Hint: `df['release_date'].dt.year` will return the year from the release date.

In [None]:
# Your code here


#### A3) Filter by date
Find all products that were released in 2022.

In [None]:
# Your code here


### Extension B: Sorting and Ranking

Sorting helps us identify the best and worst performers in our dataset.

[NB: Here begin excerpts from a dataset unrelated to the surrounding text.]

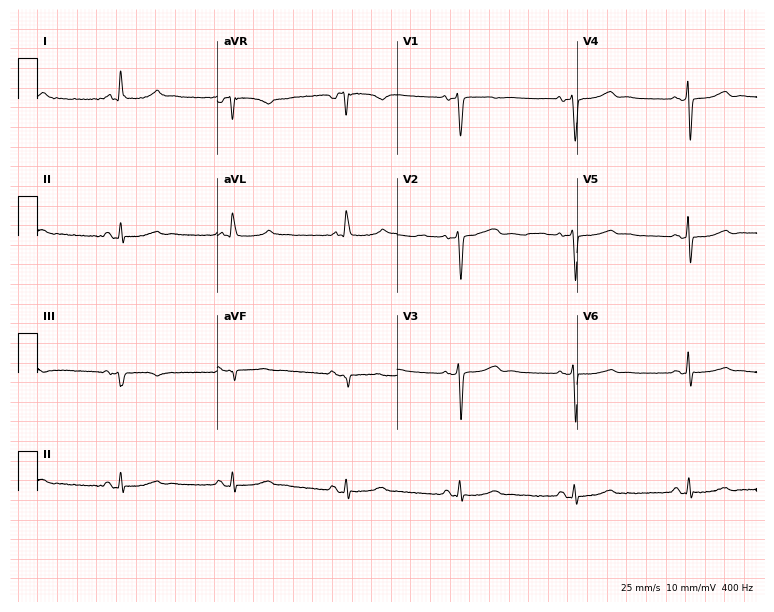
Standard 12-lead ECG recorded from a female, 76 years old. None of these six findings is recorded: first-degree AV block, right bundle branch block (RBBB), left bundle branch block (LBBB), sinus bradycardia, atrial fibrillation (AF), sinus tachycardia.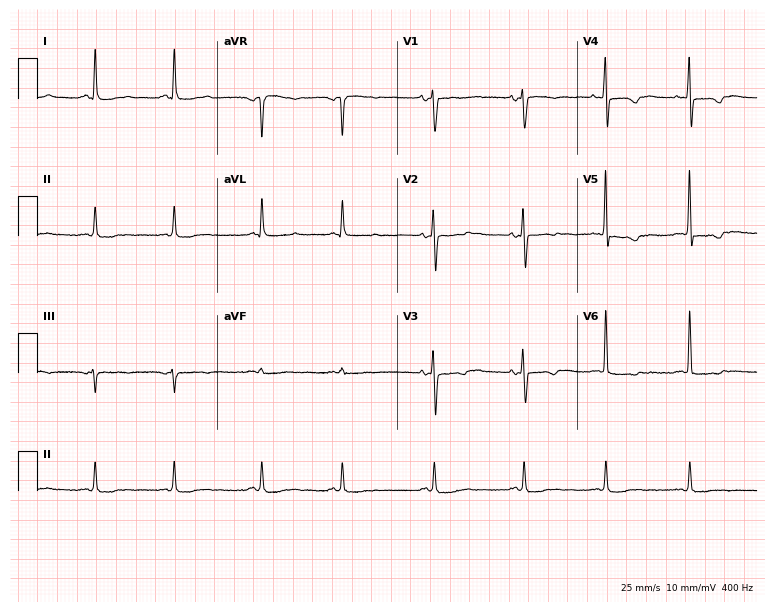
ECG — a 76-year-old female patient. Screened for six findings — first-degree AV block, right bundle branch block, left bundle branch block, sinus bradycardia, atrial fibrillation, sinus tachycardia — none is recorded. Other findings, if any, are not listed.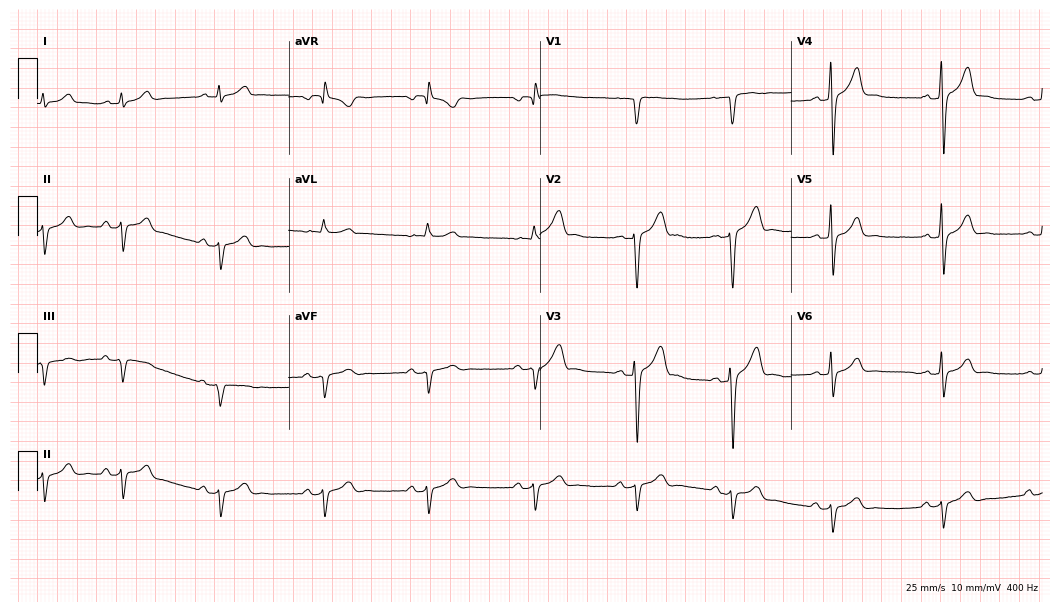
12-lead ECG from a 23-year-old man. Screened for six findings — first-degree AV block, right bundle branch block, left bundle branch block, sinus bradycardia, atrial fibrillation, sinus tachycardia — none is recorded. Other findings, if any, are not listed.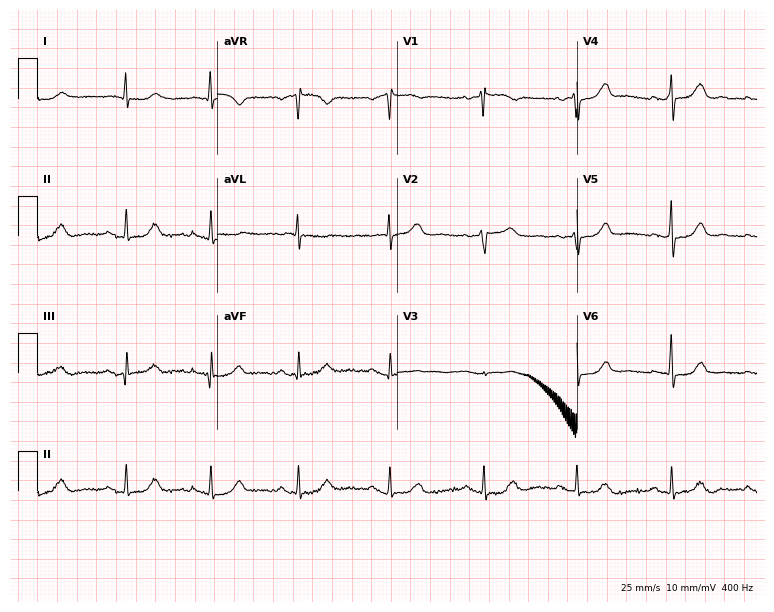
Standard 12-lead ECG recorded from a female patient, 85 years old (7.3-second recording at 400 Hz). None of these six findings is recorded: first-degree AV block, right bundle branch block, left bundle branch block, sinus bradycardia, atrial fibrillation, sinus tachycardia. Other findings, if any, are not listed.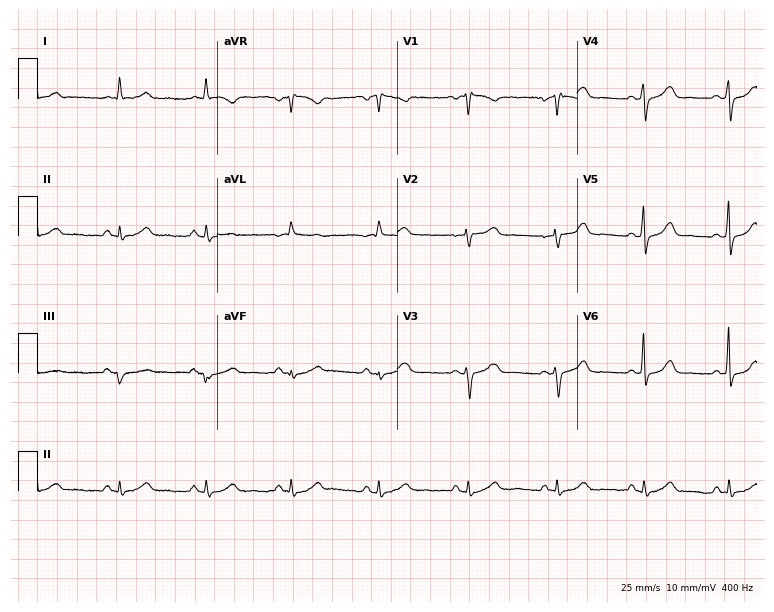
Standard 12-lead ECG recorded from a female, 57 years old (7.3-second recording at 400 Hz). None of these six findings is recorded: first-degree AV block, right bundle branch block (RBBB), left bundle branch block (LBBB), sinus bradycardia, atrial fibrillation (AF), sinus tachycardia. Findings outside these six are not listed.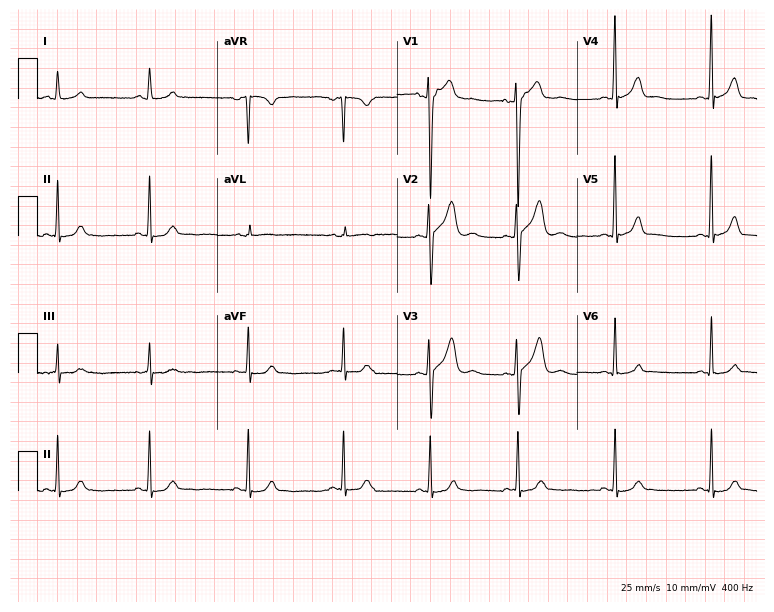
12-lead ECG (7.3-second recording at 400 Hz) from a 25-year-old male. Labelled as a normal ECG.

**Documentation:** [pandas.DataFrame.sort_values](https://pandas.pydata.org/docs/reference/api/pandas.DataFrame.sort_values.html)

#### B1) Find the cheapest products
Sort the DataFrame by price to find the 5 cheapest products. Display their name, price, and category.

In [None]:
# Your code here
# Sort by price (ascending - cheapest first)


#### B2) Find the most expensive products
Now find the 5 most expensive products.

In [None]:
# Your code here
# Sort by price (descending - most expensive first)


#### B3) Top rated products
Find the top 5 highest-rated products.

**Documentation:** [pandas.DataFrame.nlargest](https://pandas.pydata.org/docs/reference/api/pandas.DataFrame.nlargest.html)

In [None]:
# Your code here
# Top 5 highest rated products


#### B4) Products that might need restocking
Find the 10 products with the lowest stock quantities. These might need to be restocked soon.

**Documentation:** [pandas.DataFrame.nsmallest](https://pandas.pydata.org/docs/reference/api/pandas.DataFrame.nsmallest.html)

In [None]:
# Your code here
# Products with lowest stock (might need restocking)


#### B5) Multi-column sorting challenge
**Challenge:** Sort the products first by category (alphabetically), then by price (highest to lowest within each category).

**Documentation:** [pandas.DataFrame.sort_values](https://pandas.pydata.org/docs/reference/api/pandas.DataFrame.sort_values.html)

Hint: Check the examples in the documentation. You will need to use lists for both the `by` argument and the `ascending` argument.

In [None]:
# Your code here - this requires sorting by multiple columns
# Sort by category first, then by price within each category


## Summary

Congratulations! You've completed a comprehensive exploratory data analysis. You've learned how to:

- Load and inspect datasets
- Identify and fix data quality issues
- Explore data using summary statistics and value counts
- Filter and subset data
- Create new columns and manipulate existing ones
- Work with dates and perform sorting operations

These skills form the foundation of data analysis with pandas. In future workshops, you'll learn about data visualisation and more advanced analysis techniques.